DATASET SECTION: Begin

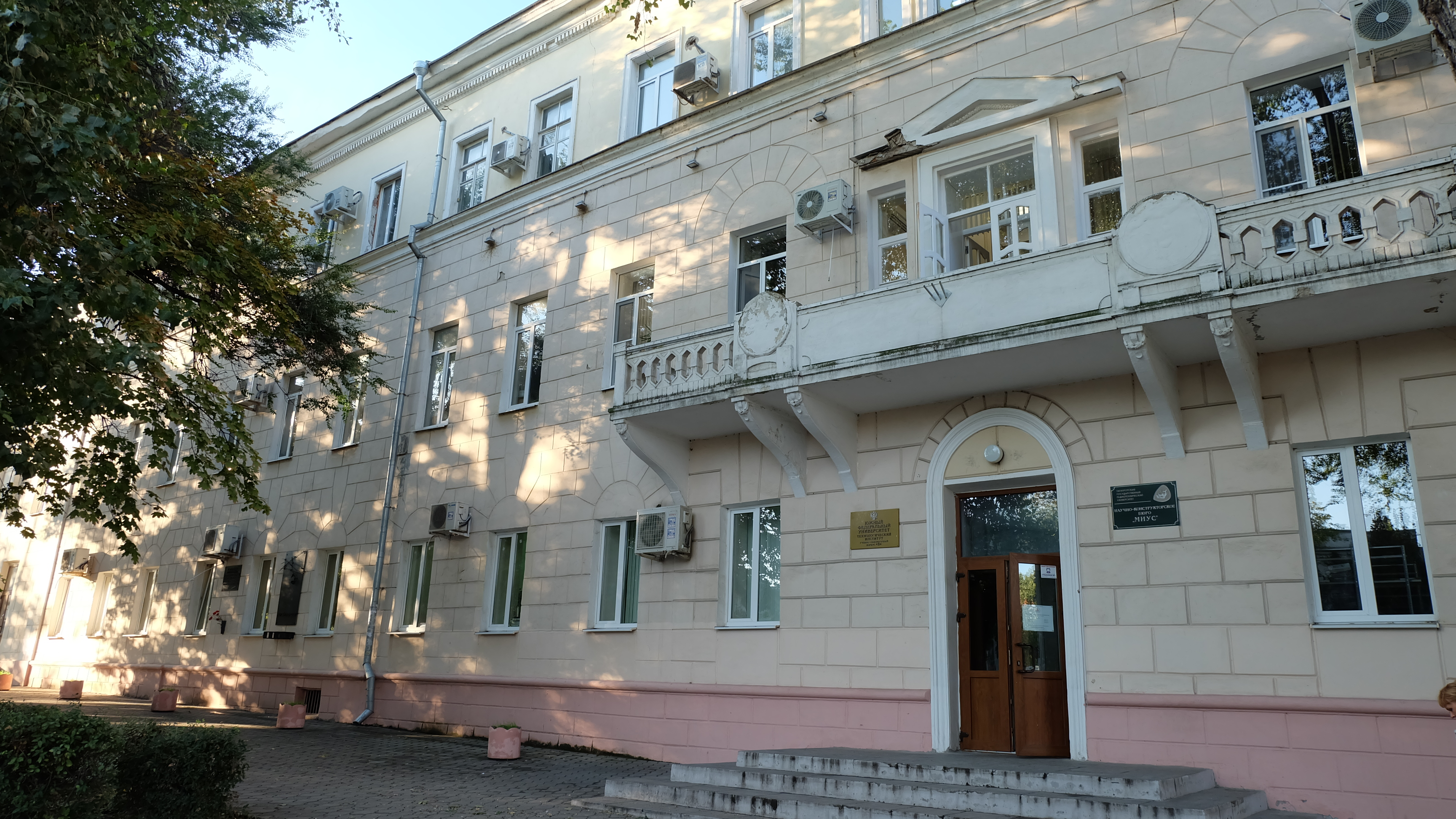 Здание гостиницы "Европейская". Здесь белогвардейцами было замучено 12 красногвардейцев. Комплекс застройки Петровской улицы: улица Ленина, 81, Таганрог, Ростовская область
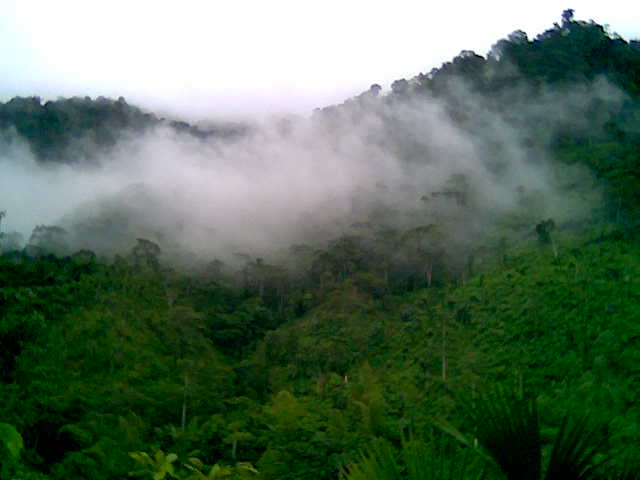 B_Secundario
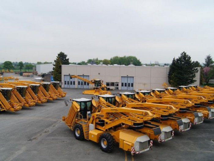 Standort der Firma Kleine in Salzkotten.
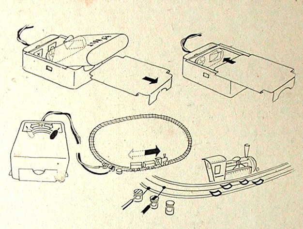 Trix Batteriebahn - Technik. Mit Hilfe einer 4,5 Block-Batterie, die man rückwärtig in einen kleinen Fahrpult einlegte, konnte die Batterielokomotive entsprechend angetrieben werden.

DATASET SECTION: End

**WHAT YOU WILL DO**
All of the material must be repeated exactly in the answer, apart from the pictures.

**PROBLEM SOLUTION**
 Здание гостиницы "Европейская". Здесь белогвардейцами было замучено 12 красногвардейцев. Комплекс застройки Петровской улицы: улица Ленина, 81, Таганрог, Ростовская область
 B_Secundario
 Standort der Firma Kleine in Salzkotten.
 Trix Batteriebahn - Technik. Mit Hilfe einer 4,5 Block-Batterie, die man rückwärtig in einen kleinen Fahrpult einlegte, konnte die Batterielokomotive entsprechend angetrieben werden.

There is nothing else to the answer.